(Collection entries)
--- --- ---
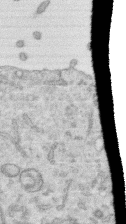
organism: Human
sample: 1205lu cells
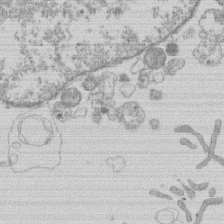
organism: Human
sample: Macrophage cells
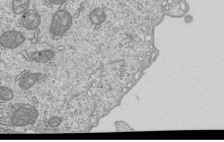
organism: Human
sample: MDA-MB-231 cells
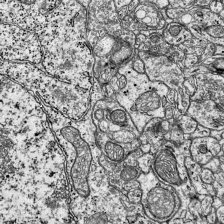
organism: Mouse
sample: Visual Cortex
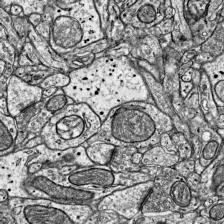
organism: Mouse
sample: Visual Cortex
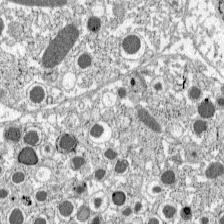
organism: C57BL Mouse
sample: Pancreatic islet
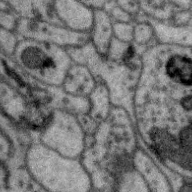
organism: Zebra finch
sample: Brain
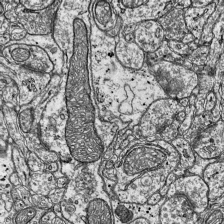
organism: Mouse
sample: Visual Cortex
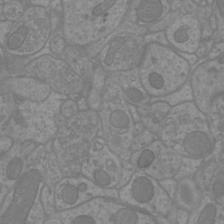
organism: Mouse
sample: Cortical neurons
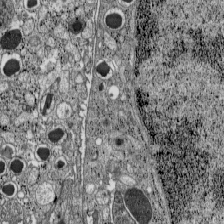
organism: C57BL Mouse
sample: Pancreatic islet
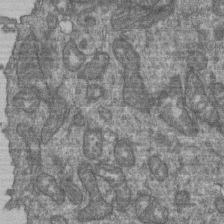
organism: Human
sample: Retinal organoid Rod and Cone cells
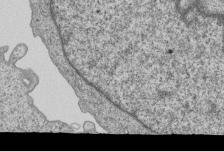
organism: Human
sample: MDA-MB-231 cells
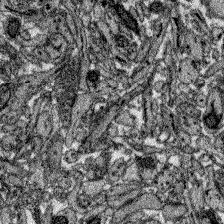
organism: Zebrafish
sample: Larval olfactory bulb
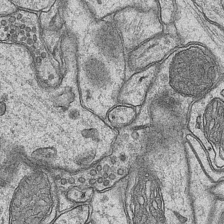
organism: Mouse
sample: CA1 Hippocampus
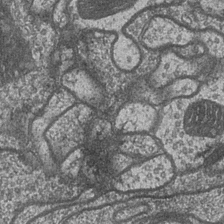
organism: Drosophila
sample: Optic medulla
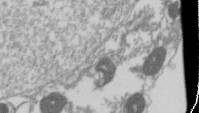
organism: Drosophila
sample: Cell division; meiosis; drosophila spermatocytes
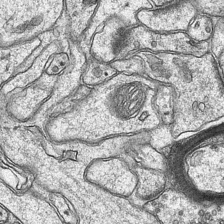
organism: Mouse
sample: CA1 Hippocampus
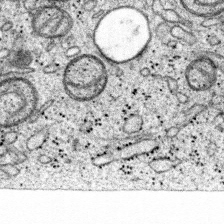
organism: Human
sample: HeLa cells
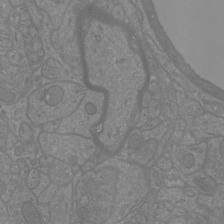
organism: Mouse
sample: Cortical neurons
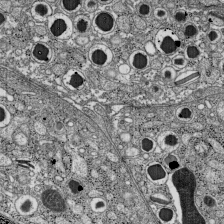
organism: C57BL Mouse
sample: Pancreatic islet
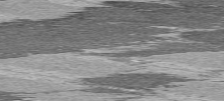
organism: C57BL Mouse
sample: Heart
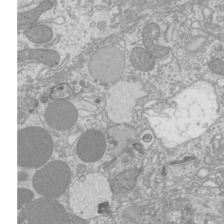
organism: Mouse
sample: Cilia; mouse epididymis
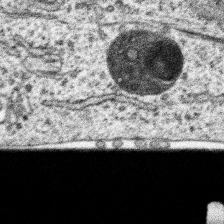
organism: Human
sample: HeLa cells
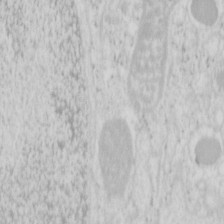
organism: Mouse
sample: Pancreas
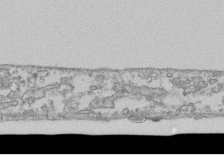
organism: Human
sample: Fibroblast cells
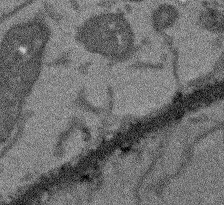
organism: Arabidopsis thaliana
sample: Root tip
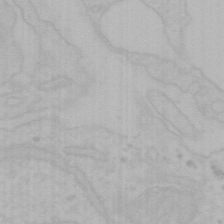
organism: Mouse
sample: Choroid plexus
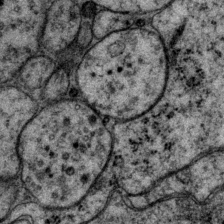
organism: P. pacificus
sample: Pharynx
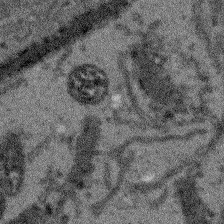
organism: Arabidopsis thaliana
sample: Root tip
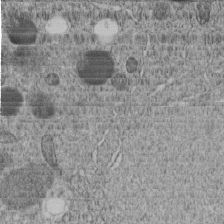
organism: C. elegans
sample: C. elegans embryo early stage
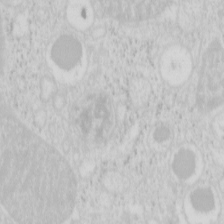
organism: Mouse
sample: Pancreas
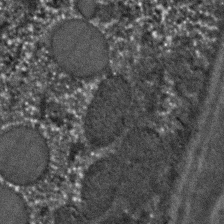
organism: C. elegans
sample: C. elegans embryo
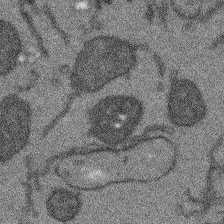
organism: Arabidopsis thaliana
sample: Root tip
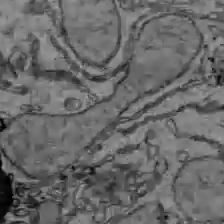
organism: C57BL Mouse
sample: Liver
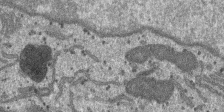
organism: Human
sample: Lung epithelial cells infected with SARS-CoV-2
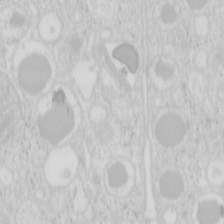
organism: Mouse
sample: Pancreas
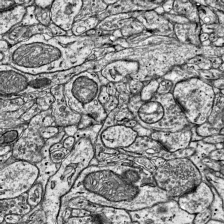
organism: Mouse
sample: Visual Cortex
--- --- ---
Reproduce all entries exactly. Pictures do not belong in the copy.

#### [SOLUTION FOR THIS PROBLEM]
organism: Human
sample: 1205lu cells
organism: Human
sample: Macrophage cells
organism: Human
sample: MDA-MB-231 cells
organism: Mouse
sample: Visual Cortex
organism: Mouse
sample: Visual Cortex
organism: C57BL Mouse
sample: Pancreatic islet
organism: Zebra finch
sample: Brain
organism: Mouse
sample: Visual Cortex
organism: Mouse
sample: Cortical neurons
organism: C57BL Mouse
sample: Pancreatic islet
organism: Human
sample: Retinal organoid Rod and Cone cells
organism: Human
sample: MDA-MB-231 cells
organism: Zebrafish
sample: Larval olfactory bulb
organism: Mouse
sample: CA1 Hippocampus
organism: Drosophila
sample: Optic medulla
organism: Drosophila
sample: Cell division; meiosis; drosophila spermatocytes
organism: Mouse
sample: CA1 Hippocampus
organism: Human
sample: HeLa cells
organism: Mouse
sample: Cortical neurons
organism: C57BL Mouse
sample: Pancreatic islet
organism: C57BL Mouse
sample: Heart
organism: Mouse
sample: Cilia; mouse epididymis
organism: Human
sample: HeLa cells
organism: Mouse
sample: Pancreas
organism: Human
sample: Fibroblast cells
organism: Arabidopsis thaliana
sample: Root tip
organism: Mouse
sample: Choroid plexus
organism: P. pacificus
sample: Pharynx
organism: Arabidopsis thaliana
sample: Root tip
organism: C. elegans
sample: C. elegans embryo early stage
organism: Mouse
sample: Pancreas
organism: C. elegans
sample: C. elegans embryo
organism: Arabidopsis thaliana
sample: Root tip
organism: C57BL Mouse
sample: Liver
organism: Human
sample: Lung epithelial cells infected with SARS-CoV-2
organism: Mouse
sample: Pancreas
organism: Mouse
sample: Visual Cortex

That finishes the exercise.